Posts Tagged ‘kids’

The kids are painting well

November 10, 2010

I’ve been painting a fair bit with the kids lately. Here is a bunch of long out-of-print Harlequin Nightlings we’ve been painting. Once they’re done, it’s hard for me to tell which ones I’ve painted and which they have. As I’ve mentioned, we’ve used what I call the Velas Technique: stain painting over white primer, followed by a dip. It’s very forgiving to beginning painters, and the GW Devlin Mud wash makes a non-toxic, water clean up dip that even the kids can apply. We still have several Nightlings to paint, although right now my son and I are painting Primaeval Designs Woolly Mammoths and Neanderthals. He’s very much into prehistory, which is largely why I purchased them, and has repeatedly begged to paint for free, but I force him to take wages! “Son, if somebody offers you money to do something you really want to do, you say YES!”

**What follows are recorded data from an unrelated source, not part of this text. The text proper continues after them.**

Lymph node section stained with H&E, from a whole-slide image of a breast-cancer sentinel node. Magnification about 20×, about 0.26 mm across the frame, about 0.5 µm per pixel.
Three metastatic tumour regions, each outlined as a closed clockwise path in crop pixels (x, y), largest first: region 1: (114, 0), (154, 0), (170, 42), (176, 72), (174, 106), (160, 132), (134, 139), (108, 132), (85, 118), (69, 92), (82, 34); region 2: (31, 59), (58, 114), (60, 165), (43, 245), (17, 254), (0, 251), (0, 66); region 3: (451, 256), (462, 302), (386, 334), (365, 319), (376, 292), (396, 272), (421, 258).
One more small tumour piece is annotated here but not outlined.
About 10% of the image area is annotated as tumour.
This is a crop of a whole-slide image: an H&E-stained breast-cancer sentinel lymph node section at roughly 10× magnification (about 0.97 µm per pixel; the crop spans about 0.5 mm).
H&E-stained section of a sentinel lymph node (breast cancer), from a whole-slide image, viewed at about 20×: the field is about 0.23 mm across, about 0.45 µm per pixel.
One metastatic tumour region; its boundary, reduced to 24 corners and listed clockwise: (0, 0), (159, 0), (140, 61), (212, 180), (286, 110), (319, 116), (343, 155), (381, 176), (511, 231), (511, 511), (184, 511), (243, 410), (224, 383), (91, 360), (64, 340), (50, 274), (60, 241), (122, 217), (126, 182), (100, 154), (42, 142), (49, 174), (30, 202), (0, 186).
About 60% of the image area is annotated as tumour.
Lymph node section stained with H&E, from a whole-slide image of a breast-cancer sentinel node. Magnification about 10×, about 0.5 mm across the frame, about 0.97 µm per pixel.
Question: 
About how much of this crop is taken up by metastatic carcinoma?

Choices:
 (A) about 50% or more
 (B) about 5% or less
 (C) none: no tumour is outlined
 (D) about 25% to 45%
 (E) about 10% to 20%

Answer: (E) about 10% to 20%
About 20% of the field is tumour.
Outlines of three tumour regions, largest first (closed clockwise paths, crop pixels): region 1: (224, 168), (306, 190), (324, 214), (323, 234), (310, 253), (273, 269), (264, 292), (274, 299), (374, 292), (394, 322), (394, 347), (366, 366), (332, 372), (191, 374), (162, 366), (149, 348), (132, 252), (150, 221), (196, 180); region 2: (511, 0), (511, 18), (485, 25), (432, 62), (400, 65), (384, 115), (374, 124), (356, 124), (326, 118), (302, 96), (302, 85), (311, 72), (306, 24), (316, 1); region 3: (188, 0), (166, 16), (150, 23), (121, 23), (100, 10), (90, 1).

Harlequin Nightlings Harlequin Nightlings Harlequin Nightlings Harlequin Nightlings Harlequin Nightlings Harlequin Nightlings Harlequin Nightlings Harlequin Nightlings

…and I would have based it, too, if it weren’t for you meddling kids!

March 1, 2010

My last four stands of OG 15mm old glory CD early war German infantry are lying on table. Next to them lies four stands of HMGs. All are loose, though. Because somebody in this house has taken my @$%#ing glue. Yes, my glue. The one with “DAD’S GLUE! DO NOT TAKE!” written on it repeatedly in bold black Sharpie. It’s written thusly because harsh experience has shown my two older kids will TAKE my glue and, with callous disregard for me, not return it. I inevitably do not notice this until it is needed, late in the evening, once they are all asleep in bed, as I have been slaving away over the ungrateful little heathen all day. Frankly, I suspect another culprit in this heinous crime. The devious duo typically leave their ill-gotten goods in some easily found location. Yet I have scoured all the bedrooms and closets in the house with my pitiful iPod for a flashlight, and not discovered my glue anywhere. This leads me to believe that their mother has cleaned up the evidence of their crime behind them, and placed it in some godforsaken location where the kids’ art supplies are apparently kept. Like a mafia hitman, I always know when my wife has “cleaned something up,” as I never see hide nor hair of it ever again.